Google has no “shot at controlling all information” whatsoever. If it starts censoring or massaging its results – which would get spotted pretty quickly, thanks to legions of competitors looking for a handful of mud to sling – Josephine Average can simply use an alternative search engine, blogging platform, online video hosting service, whatever. Google is not a telco; it has no way of controlling what comes into your house via that bit of optical fibre unless you choose to use it as a gateway. Mister Harris’ concern should perhaps be directed toward the telcos themselves, whose resistance to net neutrality is far more suspect and manipulative than Google’s dominant market share in search.

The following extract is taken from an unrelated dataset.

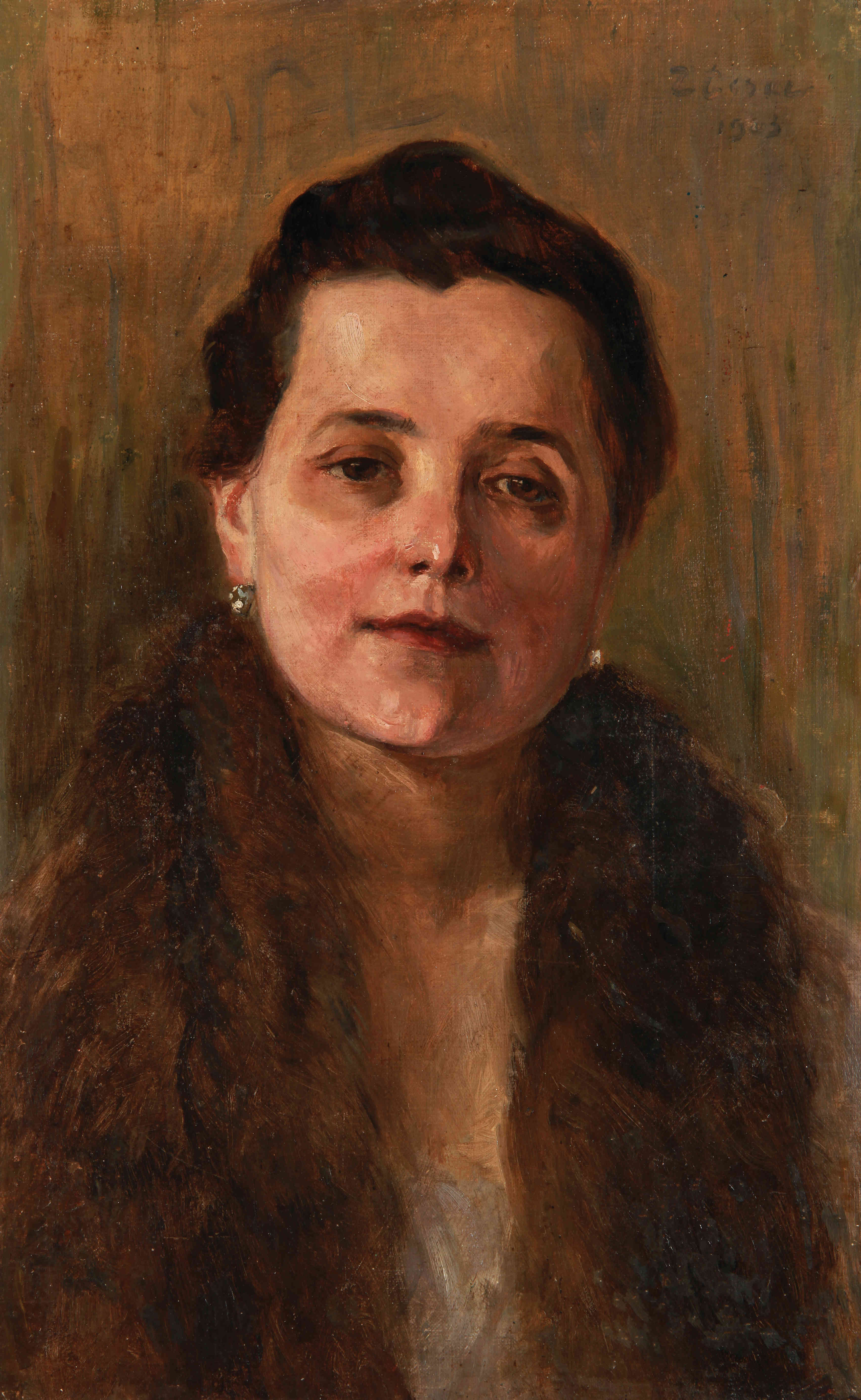 Партрэт Эльжбеты Васілеўскай, сястры мастака Ленскі Зянон, 1903 г. Палатно на кардоне, алей 44,2×27,5 см Нацыянальны мастацкі музей Рэспублікі Беларусь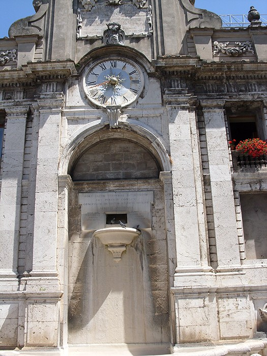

In one of those turnabouts that defy satire, Microsoft is pursuing Google via the European commission, claiming that it unfairly promotes its own services via web searches.
Y’know what? When I look at the BT website, they don’t tell me about the offerings from other telcos. When I look at Microsoft’s website, I don’t see a message saying “or, of course, you could always get a Mac”. When I go to Burger King, there are no ads for Kentucky Fried Chicken. Microsoft’s lawsuit is petulant tit-for-tat obstructionism, nothing more.
In Texas, antitrust investigations by the attorney general’s office are ongoing, triggered by websites’ complaints about their lowly Google rankings.
Google makes it very clear how to make your site rank well, and what actions will count against you. Their algos aren’t perfect, of course… but they fix them regularly and are fairly transparent about how and why they do so. If you don’t like Google’s rules, don’t optimise for their search engine. Google doesn’t owe your business a living.
Yesterday, Bloomberg ran a story with the headline “Google Antitrust Probe by US Could Take Years”, and paraphrased a renowned technology lawyer: “The agency is likely to examine whether Google is using its position in internet search to subdue rivals in adjacent markets with threats and jacked-up advertising rates.” It would certainly be a start.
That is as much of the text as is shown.